For maximum performance, Command-T takes great pains to avoid unnecessary copying. This, combined with the fact that memory is passing across Lua's FFI boundary to and from C code, means that there are some subtleties to the question of which code owns any particular piece of memory, and who is responsible for freeing it (either manually from the C code, or automatically via garbage collection initiated on the Lua side).

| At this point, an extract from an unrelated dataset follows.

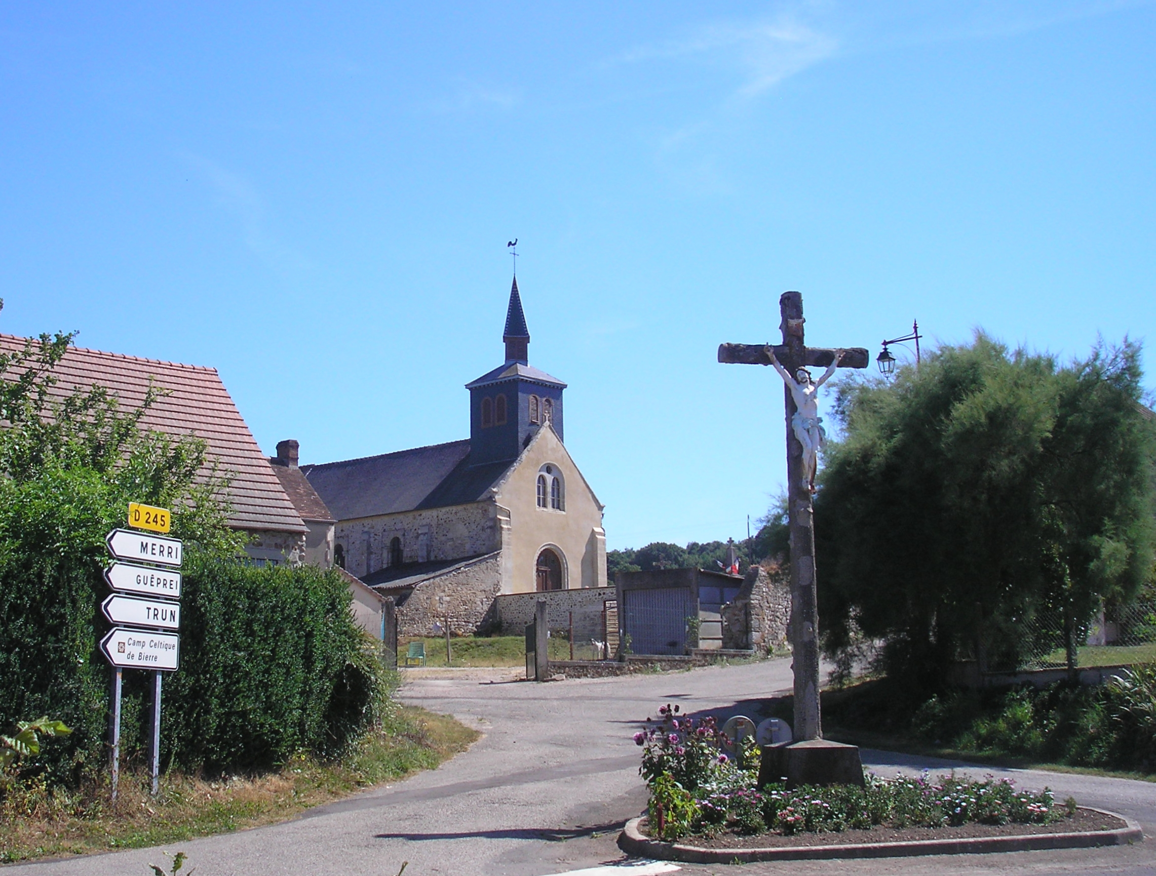 Brieux (Normandie, France). L'église Notre-Dame.
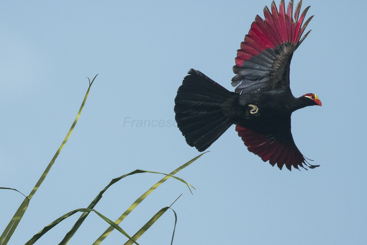 Violet Turaco - Gambia 17_CD5A2671
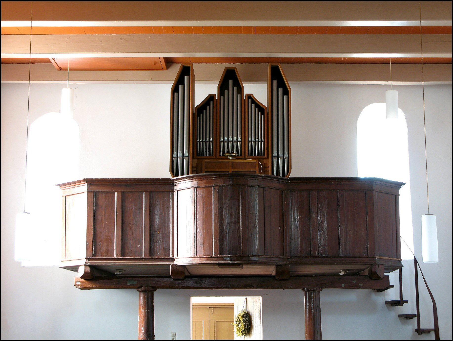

Ideally this would all be self-documenting and fool-proof, but for now it relies on extremely careful construction.

Primitives

  • C strings are wrapped inside a str_t struct with three fields (contents, length, and capacity). These strings are (generally) mutable, and functions are provided for truncating and appending; if additional capacity is required in order to accommodate the desired length, then the backing allocation of the contents storage is automatically grown (and potentially moved). When a string is no longer needed, the struct and associated contents are released with a call to str_free(), which in turn calls free().
    • As a special case, strings can be part of a "slab allocation", which means that the str_t points into a large block of memory containing many str_t structs, and their content pointers also point into a large slab containing string data. These strings are mostly immutable (producing an error if you try to call str_append() or str_append_char()), although you can call str_truncate() on such strings (ie. effectively reducing the length value and writing a terminating NUL byte at the required location). Calling str_free() on a slab-allocated string does nothing; both the structs and their contents will remain in memory until the slab allocations themselves get deallocated. Slab-allocated strings are created by calling str_init(). As an implementation detail, slab-allocated strings are marked as such by having their capacity field set to -1. At the time of writing, there are three places in Command-T that create slab-allocated strings:
      1. The built-in :CommandT finder (see find.c).
      2. In the "exec" scanner (see scanner.c).
      3. watchman_read_string_no_copy() in the watchman scanner, which is used to read the "files" property of the Watchman response (see watchman.c).
  • Scanners manage access to a list of haystacks to be searched. The come in four varieties:
    1. Scanners created by scanner_new_exec(), called from the "exec" scanner (scanners/exec.lua). As the name suggests, this scanner obtains its candidates by running commands like git-ls-files, fd, find, rg, and friends.
    2. Scanners created by scanner_new(), called from find.c. This scanner does not copy the candidate strings (which are slab-allocated), but it does take ownership of the slabs.
    3. Scanners created by scanner_new_copy(), called from test/matcher.lua, benchmarks/matcher.lua and the "list" scanner (scanners/list.lua). As the name indicates, this scanner copies the passed in candidates, creating new str_t objects. This scanner is suitable and is used for smaller lists of candidates, like help tags, buffers and so on.
    4. Scanners created by scanner_new_str(), called from watchman.lua.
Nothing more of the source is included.